▶ WHAT YOU NEED TO DO
Copy, word for word, each line of the data below from the first through the line containing "2020-01-19 | 3.162 |", and stop there.

--- RECORDS ---

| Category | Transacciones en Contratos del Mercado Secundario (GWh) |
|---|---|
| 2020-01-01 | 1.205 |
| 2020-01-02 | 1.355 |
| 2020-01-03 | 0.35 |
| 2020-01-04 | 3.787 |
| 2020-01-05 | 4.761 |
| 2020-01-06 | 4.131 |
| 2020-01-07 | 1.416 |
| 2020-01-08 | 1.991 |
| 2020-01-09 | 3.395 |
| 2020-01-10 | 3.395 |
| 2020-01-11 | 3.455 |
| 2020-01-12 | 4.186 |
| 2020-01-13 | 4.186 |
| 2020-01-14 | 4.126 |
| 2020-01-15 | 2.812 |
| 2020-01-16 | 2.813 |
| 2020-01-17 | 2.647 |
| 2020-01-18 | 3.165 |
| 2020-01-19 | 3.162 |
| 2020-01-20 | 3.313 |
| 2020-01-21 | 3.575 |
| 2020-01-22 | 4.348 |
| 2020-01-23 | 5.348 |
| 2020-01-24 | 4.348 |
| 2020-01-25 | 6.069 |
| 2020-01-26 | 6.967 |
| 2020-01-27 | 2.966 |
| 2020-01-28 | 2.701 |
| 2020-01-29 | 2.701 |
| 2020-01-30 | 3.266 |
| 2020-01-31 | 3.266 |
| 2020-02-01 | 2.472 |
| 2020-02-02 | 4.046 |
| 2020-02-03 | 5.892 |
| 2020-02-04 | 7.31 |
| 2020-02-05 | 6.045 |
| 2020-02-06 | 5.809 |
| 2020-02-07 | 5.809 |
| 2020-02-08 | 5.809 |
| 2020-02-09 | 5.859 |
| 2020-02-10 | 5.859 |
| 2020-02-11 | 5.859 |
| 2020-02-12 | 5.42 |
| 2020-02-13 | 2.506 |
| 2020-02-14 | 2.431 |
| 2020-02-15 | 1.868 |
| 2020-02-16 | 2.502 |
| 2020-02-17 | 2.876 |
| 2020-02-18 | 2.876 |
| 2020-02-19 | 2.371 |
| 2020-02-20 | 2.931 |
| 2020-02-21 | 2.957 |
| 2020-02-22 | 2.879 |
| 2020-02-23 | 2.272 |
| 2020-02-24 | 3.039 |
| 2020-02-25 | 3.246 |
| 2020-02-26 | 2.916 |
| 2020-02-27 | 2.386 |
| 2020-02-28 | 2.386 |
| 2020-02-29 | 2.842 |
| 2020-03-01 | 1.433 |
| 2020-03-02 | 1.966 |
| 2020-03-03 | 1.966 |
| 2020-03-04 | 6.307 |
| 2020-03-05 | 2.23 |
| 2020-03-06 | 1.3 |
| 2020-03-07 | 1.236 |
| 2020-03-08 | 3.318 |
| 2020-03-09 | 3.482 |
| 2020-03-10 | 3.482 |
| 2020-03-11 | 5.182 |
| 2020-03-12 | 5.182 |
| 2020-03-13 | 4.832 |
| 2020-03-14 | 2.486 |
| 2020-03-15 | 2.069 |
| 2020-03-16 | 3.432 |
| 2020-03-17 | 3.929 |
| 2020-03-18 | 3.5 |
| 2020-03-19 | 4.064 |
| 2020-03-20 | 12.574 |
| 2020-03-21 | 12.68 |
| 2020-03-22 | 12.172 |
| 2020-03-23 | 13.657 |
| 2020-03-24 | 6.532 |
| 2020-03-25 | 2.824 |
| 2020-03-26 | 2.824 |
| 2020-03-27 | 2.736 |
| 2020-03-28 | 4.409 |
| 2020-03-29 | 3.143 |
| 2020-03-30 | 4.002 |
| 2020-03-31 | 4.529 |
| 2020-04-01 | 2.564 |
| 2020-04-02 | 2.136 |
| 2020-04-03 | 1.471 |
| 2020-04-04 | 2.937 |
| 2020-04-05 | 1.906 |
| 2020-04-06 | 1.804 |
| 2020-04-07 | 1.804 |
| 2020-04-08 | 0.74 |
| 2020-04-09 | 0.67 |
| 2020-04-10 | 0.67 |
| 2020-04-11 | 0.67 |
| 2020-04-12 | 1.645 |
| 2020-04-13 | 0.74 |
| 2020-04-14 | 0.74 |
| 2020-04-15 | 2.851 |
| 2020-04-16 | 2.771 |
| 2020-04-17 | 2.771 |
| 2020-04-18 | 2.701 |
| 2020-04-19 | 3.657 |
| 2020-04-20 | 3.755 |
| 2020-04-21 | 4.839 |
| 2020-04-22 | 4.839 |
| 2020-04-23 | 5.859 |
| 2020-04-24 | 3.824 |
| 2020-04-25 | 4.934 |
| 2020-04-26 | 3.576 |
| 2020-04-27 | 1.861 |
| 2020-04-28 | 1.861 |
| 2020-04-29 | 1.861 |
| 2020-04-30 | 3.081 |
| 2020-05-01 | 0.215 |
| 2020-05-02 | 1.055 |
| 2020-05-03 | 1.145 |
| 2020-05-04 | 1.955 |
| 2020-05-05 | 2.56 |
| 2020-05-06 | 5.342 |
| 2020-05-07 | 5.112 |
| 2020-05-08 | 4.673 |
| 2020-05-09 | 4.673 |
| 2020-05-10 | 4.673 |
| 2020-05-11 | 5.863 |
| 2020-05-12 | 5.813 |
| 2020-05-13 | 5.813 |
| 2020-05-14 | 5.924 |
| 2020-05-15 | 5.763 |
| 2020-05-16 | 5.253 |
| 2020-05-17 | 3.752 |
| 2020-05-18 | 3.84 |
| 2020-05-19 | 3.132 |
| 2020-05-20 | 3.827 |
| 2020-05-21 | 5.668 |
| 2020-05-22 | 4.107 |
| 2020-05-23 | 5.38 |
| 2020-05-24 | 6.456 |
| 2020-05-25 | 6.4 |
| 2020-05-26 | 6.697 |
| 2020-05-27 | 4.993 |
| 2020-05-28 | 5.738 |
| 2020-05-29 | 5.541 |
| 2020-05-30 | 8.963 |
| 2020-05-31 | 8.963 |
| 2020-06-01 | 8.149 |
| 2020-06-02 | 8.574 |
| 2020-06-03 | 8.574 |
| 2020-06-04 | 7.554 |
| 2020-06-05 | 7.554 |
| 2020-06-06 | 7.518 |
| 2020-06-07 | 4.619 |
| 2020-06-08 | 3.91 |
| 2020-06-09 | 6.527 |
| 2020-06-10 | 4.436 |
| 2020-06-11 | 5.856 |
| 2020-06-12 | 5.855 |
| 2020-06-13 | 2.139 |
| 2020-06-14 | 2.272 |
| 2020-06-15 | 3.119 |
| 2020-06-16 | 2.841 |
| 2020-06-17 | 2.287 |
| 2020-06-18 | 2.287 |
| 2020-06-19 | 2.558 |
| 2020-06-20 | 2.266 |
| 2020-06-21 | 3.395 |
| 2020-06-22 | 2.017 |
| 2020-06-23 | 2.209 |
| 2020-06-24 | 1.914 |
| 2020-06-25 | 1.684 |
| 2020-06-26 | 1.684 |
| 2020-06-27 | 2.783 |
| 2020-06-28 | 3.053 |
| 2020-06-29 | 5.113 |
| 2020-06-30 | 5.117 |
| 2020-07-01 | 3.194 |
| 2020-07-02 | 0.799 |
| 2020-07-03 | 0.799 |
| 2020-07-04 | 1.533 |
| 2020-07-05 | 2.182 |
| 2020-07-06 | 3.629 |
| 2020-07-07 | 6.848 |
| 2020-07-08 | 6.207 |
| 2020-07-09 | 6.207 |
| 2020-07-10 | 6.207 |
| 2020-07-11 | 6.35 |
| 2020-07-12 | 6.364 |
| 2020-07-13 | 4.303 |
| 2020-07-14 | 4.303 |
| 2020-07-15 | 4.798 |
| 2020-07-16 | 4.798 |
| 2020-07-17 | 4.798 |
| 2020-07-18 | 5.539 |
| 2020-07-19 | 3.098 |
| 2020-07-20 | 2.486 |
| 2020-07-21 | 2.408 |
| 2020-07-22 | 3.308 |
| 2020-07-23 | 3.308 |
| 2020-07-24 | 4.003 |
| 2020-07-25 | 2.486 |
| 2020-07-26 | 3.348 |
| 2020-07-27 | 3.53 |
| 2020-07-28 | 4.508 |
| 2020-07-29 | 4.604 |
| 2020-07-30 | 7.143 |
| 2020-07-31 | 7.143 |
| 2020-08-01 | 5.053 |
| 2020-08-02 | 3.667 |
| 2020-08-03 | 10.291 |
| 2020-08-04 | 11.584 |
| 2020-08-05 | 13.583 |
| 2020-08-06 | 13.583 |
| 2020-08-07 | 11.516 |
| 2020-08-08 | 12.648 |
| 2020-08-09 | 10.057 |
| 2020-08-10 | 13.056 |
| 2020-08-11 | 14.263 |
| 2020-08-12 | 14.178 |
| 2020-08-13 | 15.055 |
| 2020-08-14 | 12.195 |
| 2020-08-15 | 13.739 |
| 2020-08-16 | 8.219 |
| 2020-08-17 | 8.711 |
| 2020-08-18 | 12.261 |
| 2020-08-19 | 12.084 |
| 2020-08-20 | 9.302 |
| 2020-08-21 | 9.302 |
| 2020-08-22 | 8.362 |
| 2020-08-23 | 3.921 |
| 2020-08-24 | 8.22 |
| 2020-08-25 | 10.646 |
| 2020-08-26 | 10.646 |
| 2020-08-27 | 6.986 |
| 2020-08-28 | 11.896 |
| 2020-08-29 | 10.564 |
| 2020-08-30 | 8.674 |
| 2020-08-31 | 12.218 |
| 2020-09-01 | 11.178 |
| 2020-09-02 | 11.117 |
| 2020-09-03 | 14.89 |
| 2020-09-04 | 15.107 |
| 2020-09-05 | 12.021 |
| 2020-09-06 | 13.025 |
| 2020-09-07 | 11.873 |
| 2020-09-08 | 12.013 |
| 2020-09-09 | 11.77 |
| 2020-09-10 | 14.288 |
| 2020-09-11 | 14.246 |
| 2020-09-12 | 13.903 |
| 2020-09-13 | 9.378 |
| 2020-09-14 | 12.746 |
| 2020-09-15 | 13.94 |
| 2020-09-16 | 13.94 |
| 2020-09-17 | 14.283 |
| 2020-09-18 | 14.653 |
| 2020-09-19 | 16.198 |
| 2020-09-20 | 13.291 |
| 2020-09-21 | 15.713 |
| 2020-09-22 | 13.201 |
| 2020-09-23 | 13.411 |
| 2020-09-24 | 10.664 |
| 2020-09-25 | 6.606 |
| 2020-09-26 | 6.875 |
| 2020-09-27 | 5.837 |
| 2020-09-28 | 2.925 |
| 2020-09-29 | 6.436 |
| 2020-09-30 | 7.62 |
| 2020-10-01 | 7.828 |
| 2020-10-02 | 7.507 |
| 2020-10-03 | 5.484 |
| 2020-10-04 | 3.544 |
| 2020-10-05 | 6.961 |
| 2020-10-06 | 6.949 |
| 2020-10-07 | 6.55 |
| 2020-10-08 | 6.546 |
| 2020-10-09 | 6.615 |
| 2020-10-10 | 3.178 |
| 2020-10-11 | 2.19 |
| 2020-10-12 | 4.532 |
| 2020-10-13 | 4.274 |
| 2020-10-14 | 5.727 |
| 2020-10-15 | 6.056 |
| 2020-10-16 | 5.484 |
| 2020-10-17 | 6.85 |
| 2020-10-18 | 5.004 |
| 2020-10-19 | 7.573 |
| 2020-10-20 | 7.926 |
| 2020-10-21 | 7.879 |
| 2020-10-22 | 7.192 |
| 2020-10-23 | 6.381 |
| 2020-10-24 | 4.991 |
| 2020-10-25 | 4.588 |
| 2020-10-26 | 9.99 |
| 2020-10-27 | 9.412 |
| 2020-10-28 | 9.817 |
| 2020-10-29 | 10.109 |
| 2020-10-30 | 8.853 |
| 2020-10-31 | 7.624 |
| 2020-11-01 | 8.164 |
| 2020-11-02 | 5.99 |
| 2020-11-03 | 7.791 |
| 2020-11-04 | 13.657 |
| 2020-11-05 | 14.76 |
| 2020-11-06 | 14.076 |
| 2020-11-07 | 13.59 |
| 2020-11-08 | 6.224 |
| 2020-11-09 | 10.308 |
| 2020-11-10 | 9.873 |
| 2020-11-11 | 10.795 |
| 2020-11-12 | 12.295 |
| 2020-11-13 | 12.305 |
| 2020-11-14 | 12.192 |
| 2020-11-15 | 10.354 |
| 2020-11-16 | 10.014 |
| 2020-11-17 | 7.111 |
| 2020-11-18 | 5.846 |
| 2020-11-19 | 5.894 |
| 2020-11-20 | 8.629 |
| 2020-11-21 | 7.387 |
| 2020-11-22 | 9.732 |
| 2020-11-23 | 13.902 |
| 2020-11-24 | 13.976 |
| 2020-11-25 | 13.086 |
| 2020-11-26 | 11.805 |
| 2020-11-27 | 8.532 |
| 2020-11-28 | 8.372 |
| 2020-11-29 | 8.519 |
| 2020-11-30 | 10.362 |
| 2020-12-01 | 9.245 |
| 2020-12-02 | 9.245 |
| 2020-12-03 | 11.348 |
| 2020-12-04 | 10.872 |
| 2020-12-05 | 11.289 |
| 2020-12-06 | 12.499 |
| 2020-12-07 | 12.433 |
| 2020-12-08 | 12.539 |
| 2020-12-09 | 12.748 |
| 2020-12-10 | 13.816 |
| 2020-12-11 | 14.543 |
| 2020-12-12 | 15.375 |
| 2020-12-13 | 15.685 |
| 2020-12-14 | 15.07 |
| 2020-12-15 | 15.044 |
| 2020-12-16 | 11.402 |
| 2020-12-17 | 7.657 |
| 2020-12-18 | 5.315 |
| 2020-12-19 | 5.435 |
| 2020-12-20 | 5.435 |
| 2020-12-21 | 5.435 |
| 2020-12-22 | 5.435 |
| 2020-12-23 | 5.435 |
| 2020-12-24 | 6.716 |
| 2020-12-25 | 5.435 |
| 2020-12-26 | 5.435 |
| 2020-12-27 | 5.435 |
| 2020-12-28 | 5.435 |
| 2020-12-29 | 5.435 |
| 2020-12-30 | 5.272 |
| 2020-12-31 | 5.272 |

---

▶ ANSWER BOX
| Category | Transacciones en Contratos del Mercado Secundario (GWh) |
|---|---|
| 2020-01-01 | 1.205 |
| 2020-01-02 | 1.355 |
| 2020-01-03 | 0.35 |
| 2020-01-04 | 3.787 |
| 2020-01-05 | 4.761 |
| 2020-01-06 | 4.131 |
| 2020-01-07 | 1.416 |
| 2020-01-08 | 1.991 |
| 2020-01-09 | 3.395 |
| 2020-01-10 | 3.395 |
| 2020-01-11 | 3.455 |
| 2020-01-12 | 4.186 |
| 2020-01-13 | 4.186 |
| 2020-01-14 | 4.126 |
| 2020-01-15 | 2.812 |
| 2020-01-16 | 2.813 |
| 2020-01-17 | 2.647 |
| 2020-01-18 | 3.165 |
| 2020-01-19 | 3.162 |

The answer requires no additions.